I tried making a minimal example of doing SVI with a MultivariateNormal
distribution. I’m stuck.
First off, here is a minimal example with the univariate Normal
. It’s working.
def model(x3_obs):
loc_prior = tensor(1.)
with pyro.plate('mini_batch',len(x3_obs)):
x1 = pyro.sample('x1',dist.Normal(loc_prior,1))
x2 = pyro.sample('x2',dist.Normal(x1,1))
x3 = pyro.sample('x3',dist.Normal(x2,1), obs=x3_obs)
return x1, x2, x3
x3_obs = tensor([1., 1.1, 1.2,])
def guide(x3_obs):
random_large_value = 10.0
x1_loc = pyro.param('x1_loc',tensor(random_large_value))
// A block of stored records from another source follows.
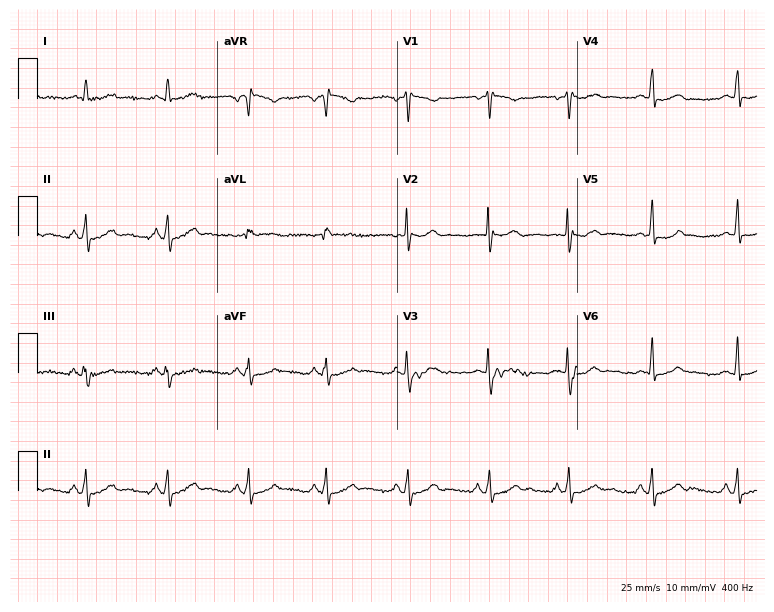
Resting 12-lead electrocardiogram. Patient: a 17-year-old female. None of these six findings is recorded: first-degree AV block, right bundle branch block, left bundle branch block, sinus bradycardia, atrial fibrillation, sinus tachycardia.
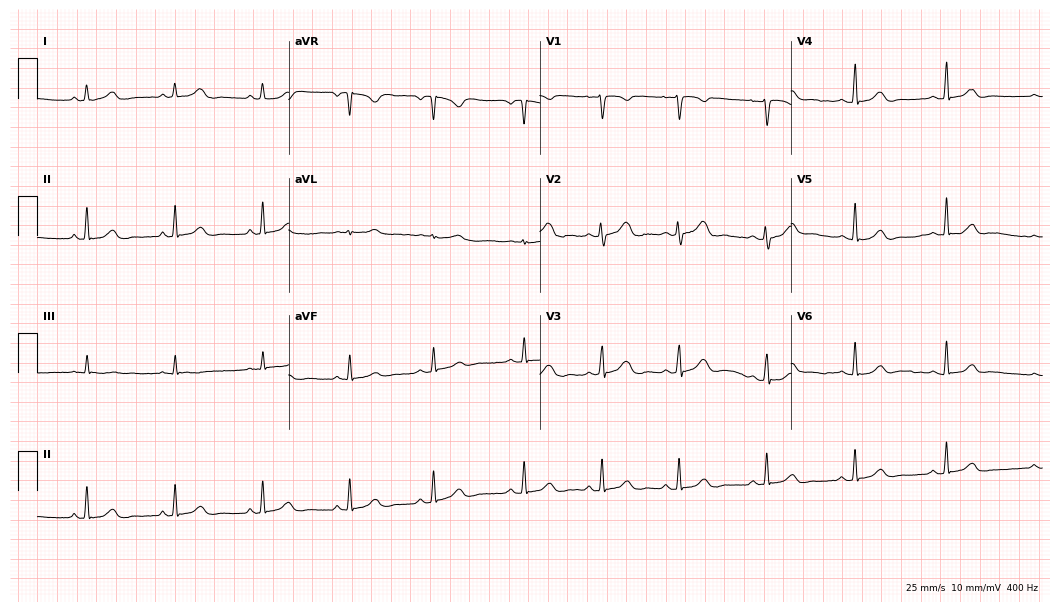
12-lead ECG from a 37-year-old female. Screened for six findings — first-degree AV block, right bundle branch block, left bundle branch block, sinus bradycardia, atrial fibrillation, sinus tachycardia — none is recorded.
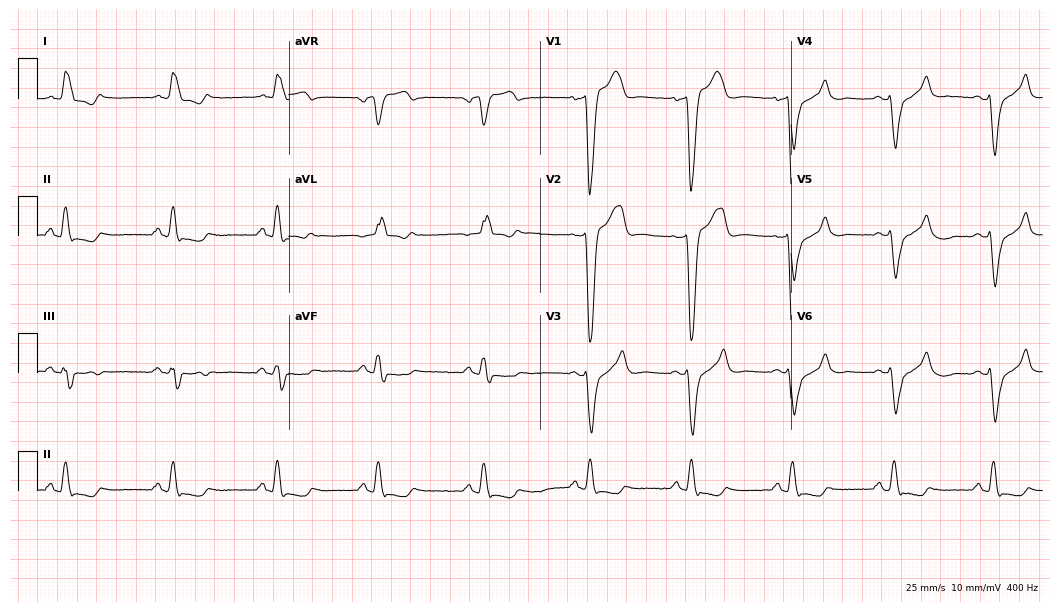
12-lead ECG (10.2-second recording at 400 Hz) from a 59-year-old man. Findings include left bundle branch block.

x2_loc = pyro.param('x2_loc',tensor(random_large_value))
x2_scale = pyro.param('x2_scale',tensor(random_large_value), constraint=constraints.positive)
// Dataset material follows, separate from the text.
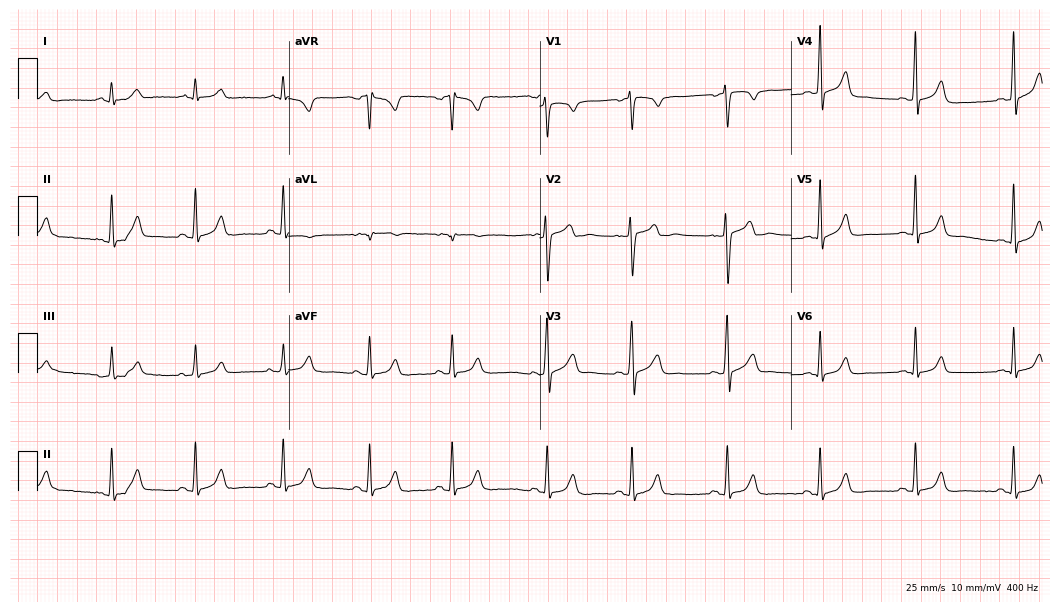
ECG — a man, 24 years old. Labelled as a normal ECG.
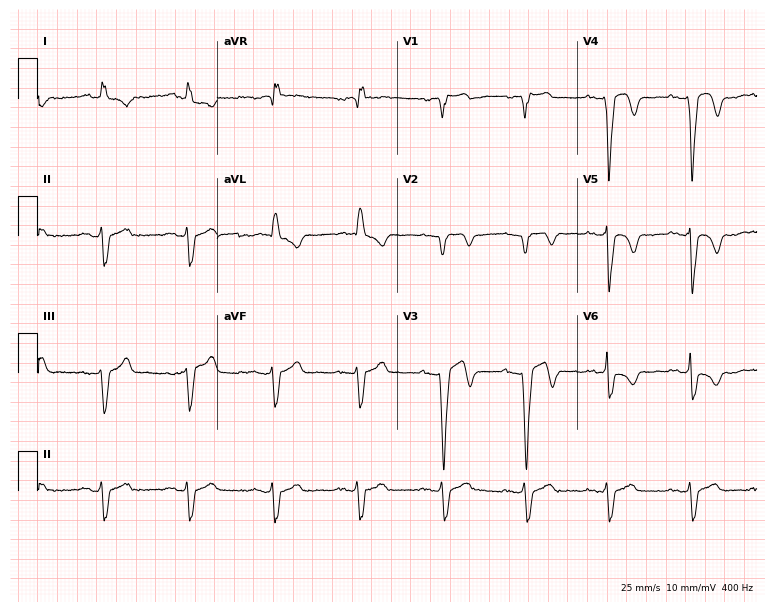
ECG (7.3-second recording at 400 Hz) — a 72-year-old male patient. Screened for six findings — first-degree AV block, right bundle branch block, left bundle branch block, sinus bradycardia, atrial fibrillation, sinus tachycardia — none is recorded.

with pyro.plate('mini_batch',len(x3_obs)):
x1 = pyro.sample('x1',dist.Normal(x1_loc,1))
x2 = pyro.sample('x2',dist.Normal(x2_loc,x2_scale))
pyro.clear_param_store()
svi = pyro.infer.SVI(model, guide,
optim=pyro.optim.Adam({"lr": 1e-1}),
loss=pyro.infer.Trace_ELBO(),
)
n_steps = 1000
for step in range(n_steps):
svi.step(x3_obs)
print('{:1.3f}, {:1.3f}, {:1.3f}'.format(pyro.param('x1_loc').item(), pyro.param('x2_loc').round().item(), pyro.param('x2_scale').round().item()))
# 0.977, 1.000, 1.000
In the example below, I expected the pyro.param('loc')
to change from (10,10)
to something around (1,1)
. What is going on?
def model(data,n_batch):
with pyro.plate('mini_batch',n_batch):
loc_prior = tensor(1.)
x1 = pyro.sample('x1',dist.Normal(loc_prior,1))
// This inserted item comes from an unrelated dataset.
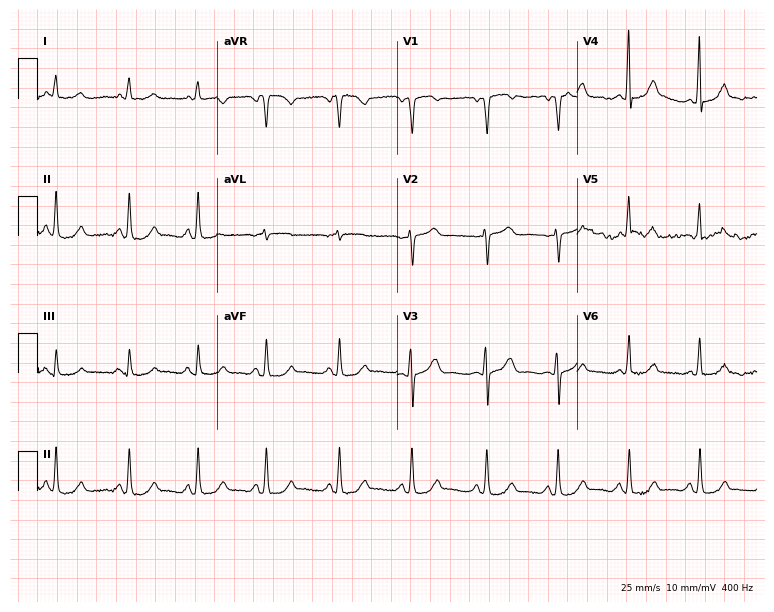
12-lead ECG from a woman, 61 years old. Labelled as a normal ECG.
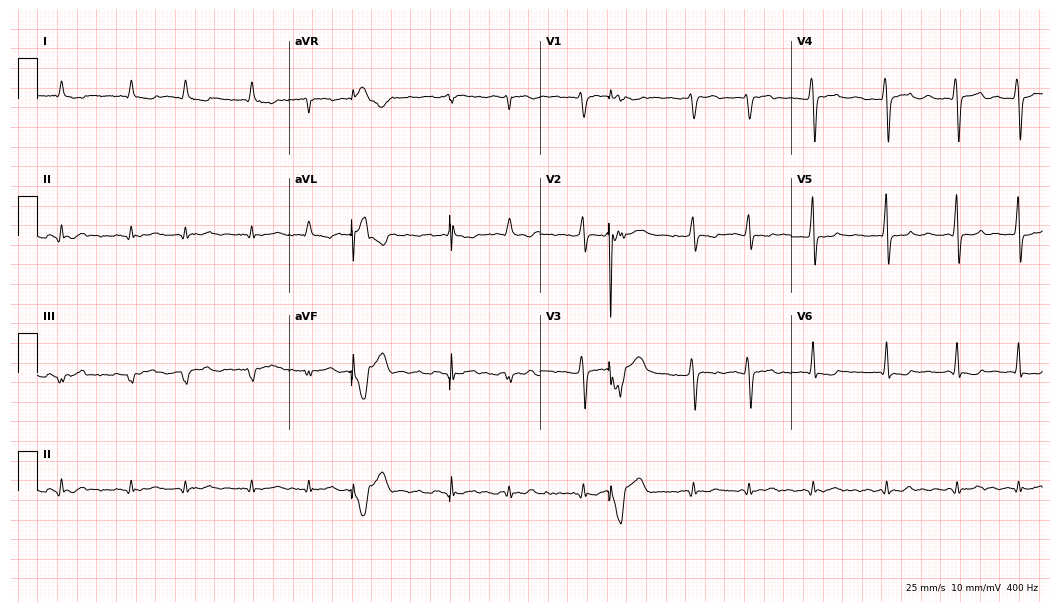
12-lead ECG from a 72-year-old male. No first-degree AV block, right bundle branch block, left bundle branch block, sinus bradycardia, atrial fibrillation or sinus tachycardia recorded for this tracing. Other findings, if any, are not listed.

x2 = pyro.sample('x2',dist.Normal(x1,1))
loc = torch.stack([x1,x2]).T
x3 = pyro.sample('x3',dist.MultivariateNormal(loc,scale_tril=torch.eye(2)), obs=data)
return x1, x2, x3
x1_gt, x2_gt, x3_gt = model(None,n_batch=100)
data = x3_gt
pyro.clear_param_store()
def guide(data, n_batch):
loc = pyro.param('loc',tensor([10,10.]))
with pyro.plate('mini_batch',n_batch):
x3 = pyro.sample('x3',dist.MultivariateNormal(loc,scale_tril=torch.eye(2)))
svi = pyro.infer.SVI(model, guide,
optim=pyro.optim.Adam({"lr": 1e-1}),
loss=pyro.infer.Trace_ELBO(),
)
n_steps = 1000
for step in range(n_steps):
svi.step(data,n_batch=100)
print(pyro.param('loc'))
# tensor([10., 10.], requires_grad=True)